StrausFuenf commented 3 months ago

Ah thats not what I mean EMQX_NODE__NAME changes the Name of your node not the Server/Container Hostname. (For Clustering this Var needs nodename@hostname since 5.6 thats why its crashing.) That its not working anymore is normal since all your connections connect to core-emdx which is not known to emqx anymore. Try to change the var to core-emdx@a0d7b954-emqx after that the traffic with 5.5.1 should work and it should also work with 5.6.

Hope that makes it clear

johnhoogeveen commented 3 months ago

Ah, than I understood it incorrectly. But, after making that change and restarting the addon I still do not get traffic and it seems that the addon configuration is different. eq, default password is active and after login my user database is empty. But, when I upgrade 0.4.1 to 0.5.0 it still starts so that part seems to be fixed. A new challenge, how do I migrate the settings from my running 0.4.1 (with the incorrect EMQX_NODE__NAME) to a new setup :-)

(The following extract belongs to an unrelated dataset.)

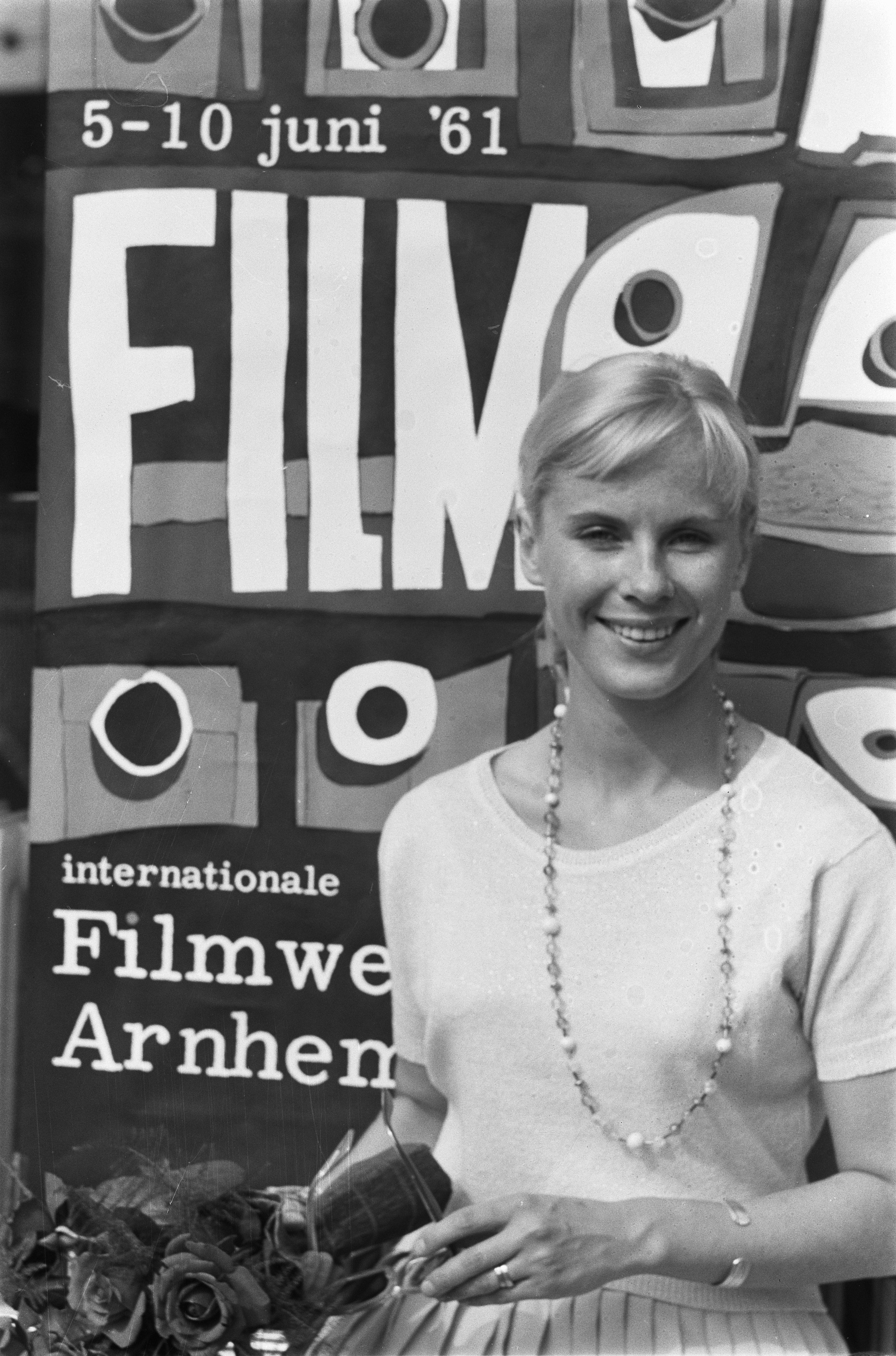 Collectie / Archief : Fotocollectie Anefo Reportage / Serie : [ onbekend ] Beschrijving : Filmweek Arnhem. Filmactrice Bibi Andersson voor affiche Filmweek Datum : 5 juni 1961 Locatie : Arnhem Trefwoorden : acteurs, filmfestivals, filmsterren, portretten Persoonsnaam : Andersson, Bibi Fotograaf : Pot, Harry / Anefo Auteursrechthebbende : Nationaal Archief Materiaalsoort : Negatief (zwart/wit) Nummer archiefinventaris : bekijk toegang 2.24.01.05 Bestanddeelnummer : 912-5648

johnhoogeveen commented 2 months ago

I have accepted the fact that my configuration is gone when I change the nodename. So the steps to fix the upgrade issue are

  1. Change the var to core-emdx@a0d7b954-emqx and restart the addon.
  2. Login to EMQX using the default credentials and change the password
  3. Recreate the MQTT users in access Control => Authentication

After performing these steps I verified is all MQTT devices where connecting correctly. Upgrade the EMQX addon to 0.5.0

johnhoogeveen commented 2 months ago

I will close this issue as it was created by a misconfiguration from my side when deploying my first EMQX addon.